SOURCE MATERIAL:
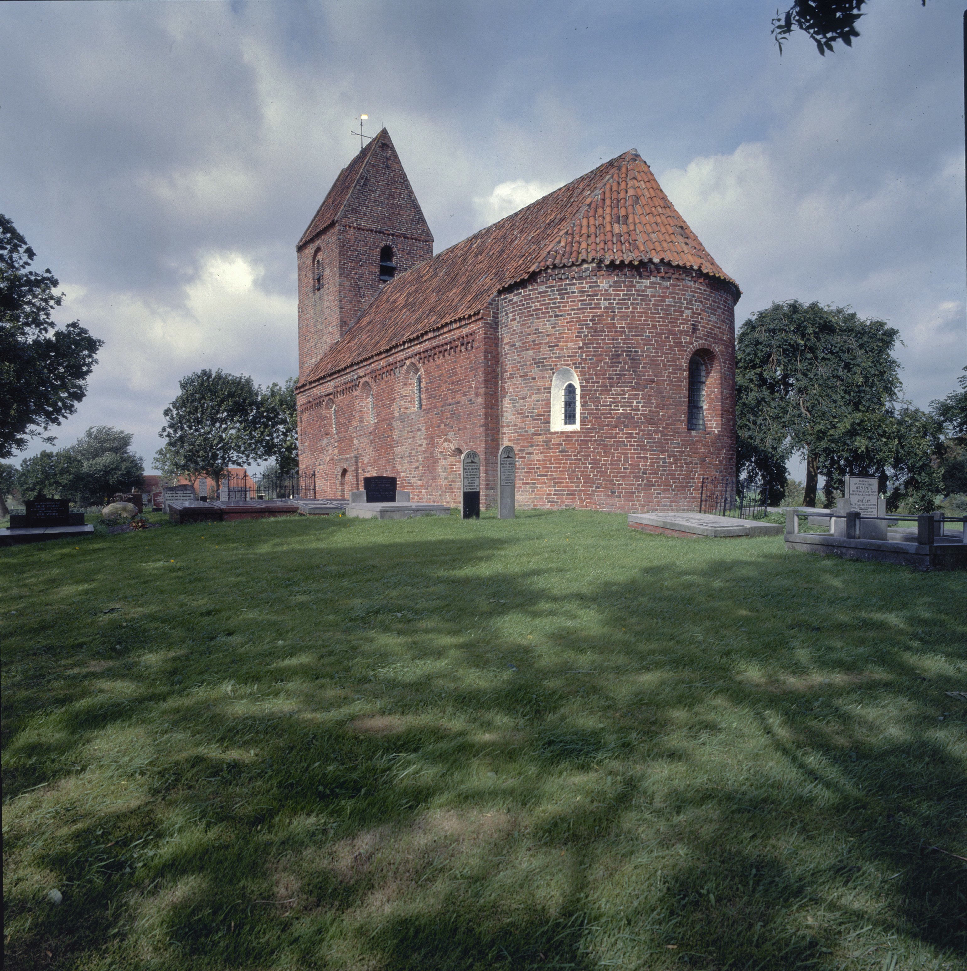 Nederlands Hervormde Kerk: Overzicht zuidoostgevel met kerktoren (opmerking: Gefotografeerd voor Monumenten In Nederland Groningen)
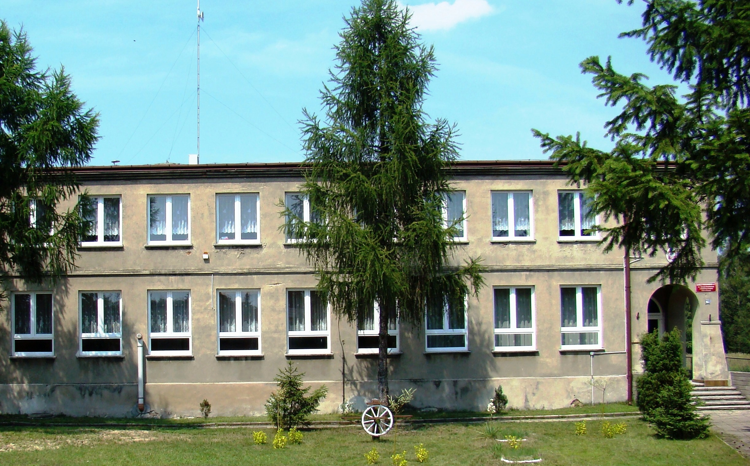 Szkoła Podstawowa nr 2 im Henryka Sienkiewicza w Kamienicy Polskiej, filia w Osinach
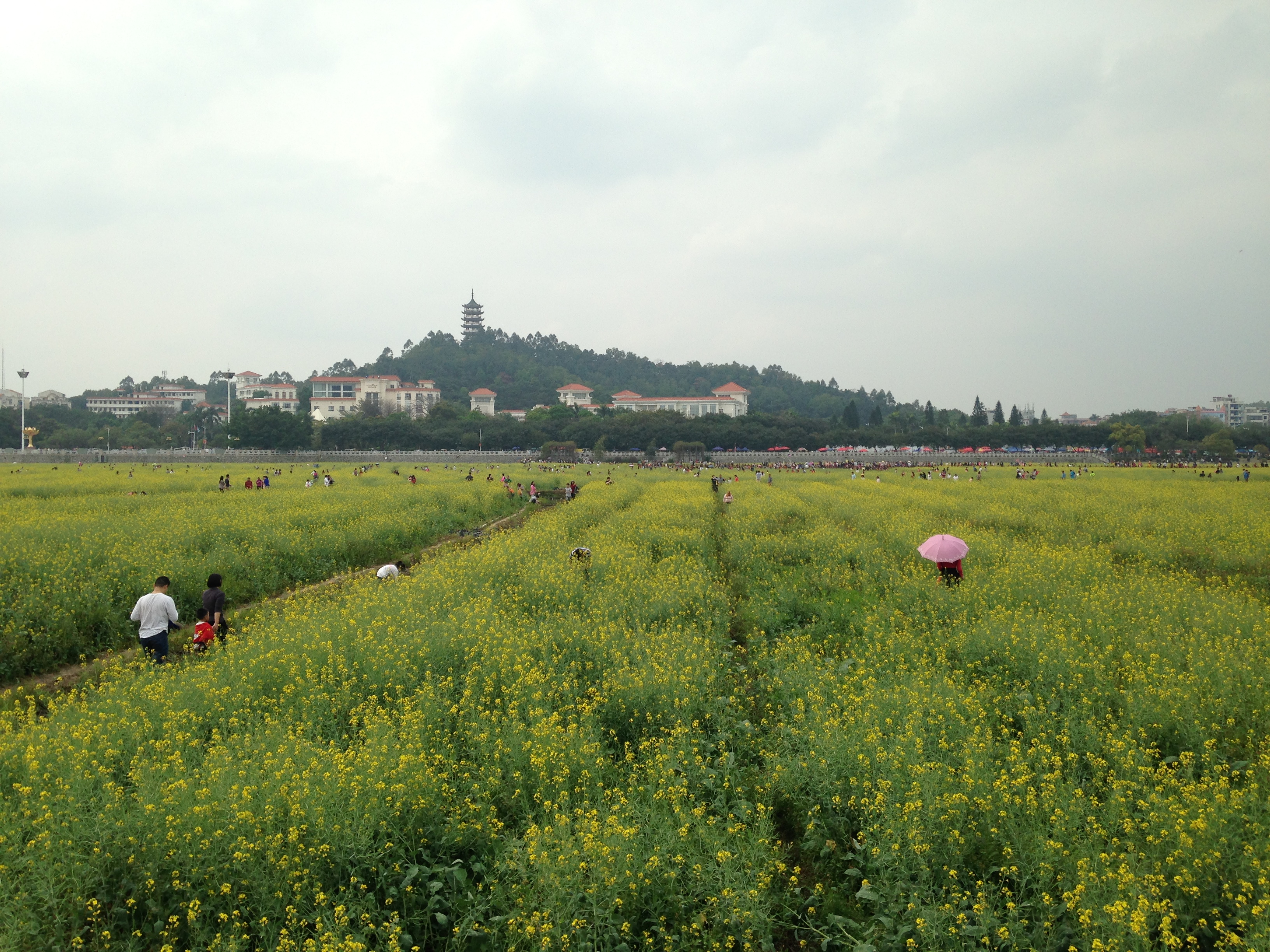 粵語: 東莞市橋頭鎮嘅油菜花田 Bân-lâm-gú: Kńg-tang Tong-kóan-chhī Kiô-thâu-tìn-ê iû-chhài-hoe-chhân
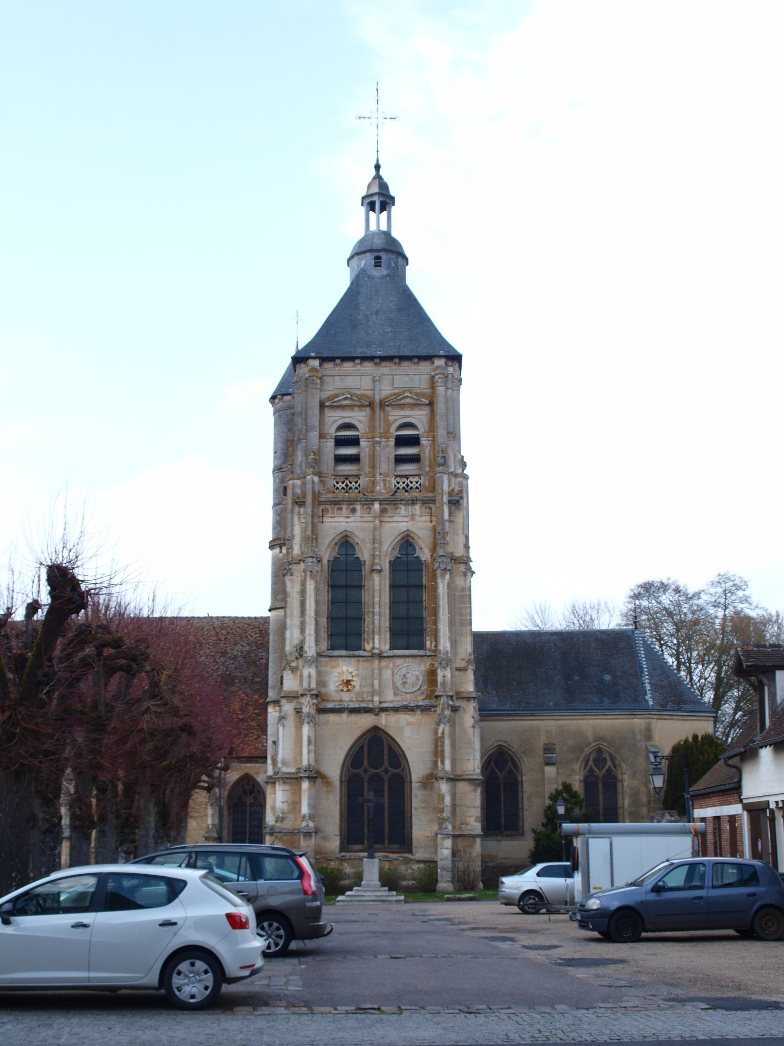 Église Saint-Évroult de Damville (Eure, France)

WHAT YOU HAVE TO DO: What you give back should be the full material above, retyped exactly, with every image removed.

ANSWER SPACE:
 Nederlands Hervormde Kerk: Overzicht zuidoostgevel met kerktoren (opmerking: Gefotografeerd voor Monumenten In Nederland Groningen)
 Szkoła Podstawowa nr 2 im Henryka Sienkiewicza w Kamienicy Polskiej, filia w Osinach
 粵語: 東莞市橋頭鎮嘅油菜花田 Bân-lâm-gú: Kńg-tang Tong-kóan-chhī Kiô-thâu-tìn-ê iû-chhài-hoe-chhân
 Église Saint-Évroult de Damville (Eure, France)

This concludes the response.